Bu şekilde ortaya çıkan manyetik alanlar, plazma topunun dönmesinin bir sonucu olarak, özellikle güneş lekelerinin üzerinde de döngüler oluşturan alan çizgilerinin karmakarışıklığı sonucu ortaya çıkar. Bu döngüler boyunca güneş plazması yükselir ve tekrar yüzeye doğru batar. Bu hareket takogramda da görülebiliyor.
Manyetik kısa devre durumunda güneş, yüklü plazma parçacıklarını uzaya fırlatır. Bu parçacıklar Dünya’nın manyetik alanına çarptığında, Dünya atmosferindeki güneş parçacıklarının floresans etkileri nedeniyle özellikle kutuplarda auroralar parlıyor. Burada gösterilen görüntü, güneşi, normalden daha fazla güneş lekesinin ortaya çıktığı kaotik ve dolayısıyla aktif bir aşamada gösteriyor.

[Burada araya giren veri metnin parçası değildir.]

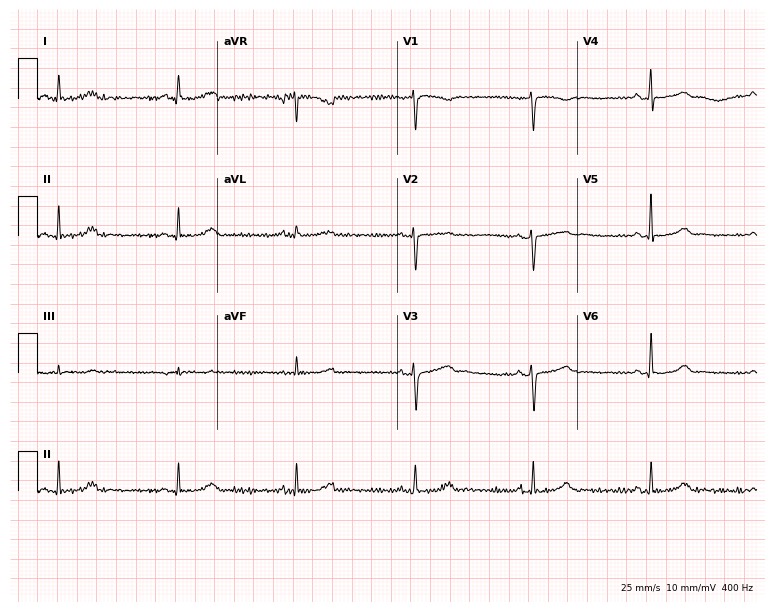
12-lead ECG (7.3-second recording at 400 Hz) from a 42-year-old woman. Labelled as a normal ECG.
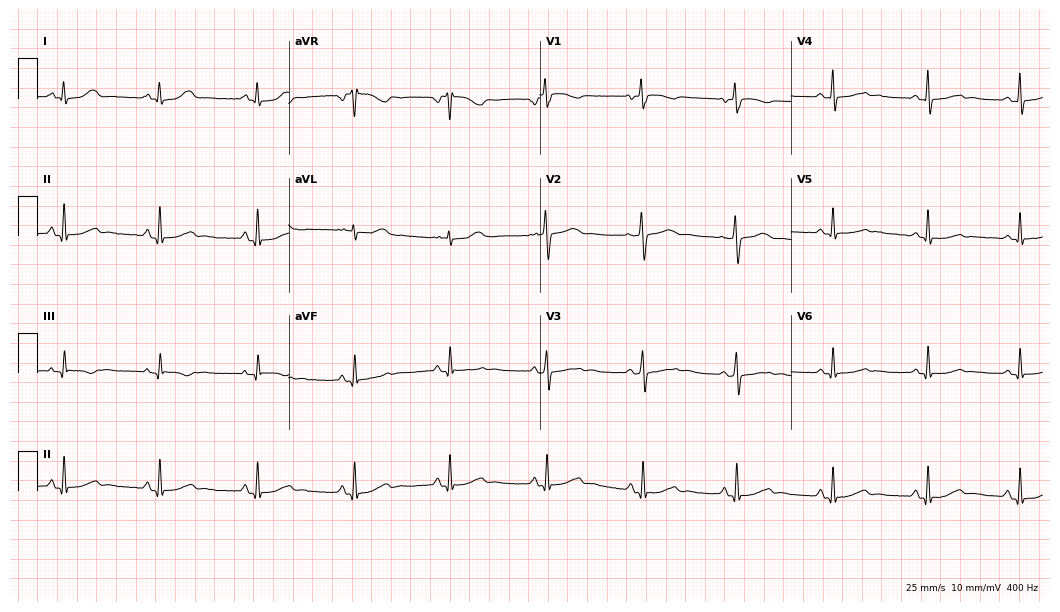
ECG (10.2-second recording at 400 Hz) — a 38-year-old female. Labelled as a normal ECG.

Ancak güneş yalnızca on bir yılda bir bu durumdadır ve bunun dışında daha az aktiftir. Güneş’in manyetik alanı aslında Dünya’nınki gibi daha düzenli ve çift kutupludur. Burada da dönmenin rolü vardır, çünkü teoriye göre güneşin içinde yükselip alçalan ve güneşin dönmesiyle birlikte bir dinamo gibi daireler çizerek dönen sıcak plazma akımları bundan kaynaklanmaktadır. Her 9 ila 13 yılda bir, bu alan tamamen tersine dönüyor ve aynı zamanda anlatılan kaotik durumdan geçiyor.
Alıntı: Güneş ateşinin yakından görünümü: Yeni analiz edilen veriler, tüm güneş diskinin ilk yüksek çözünürlüklü görünümünü sunuyor (2024, 22 Kasım), 22 Kasım 2024 tarihinde https://phys.org/news/2024-11-solar-newly- adresinden alınmıştır. yüksek çözünürlüklü-view.html
Bu belge telif hakkına tabidir. Özel çalışma veya araştırma amacıyla yapılan her türlü adil işlem dışında, yazılı izin alınmadan hiçbir kısmı çoğaltılamaz. İçerik yalnızca bilgilendirme amaçlı sağlanmıştır.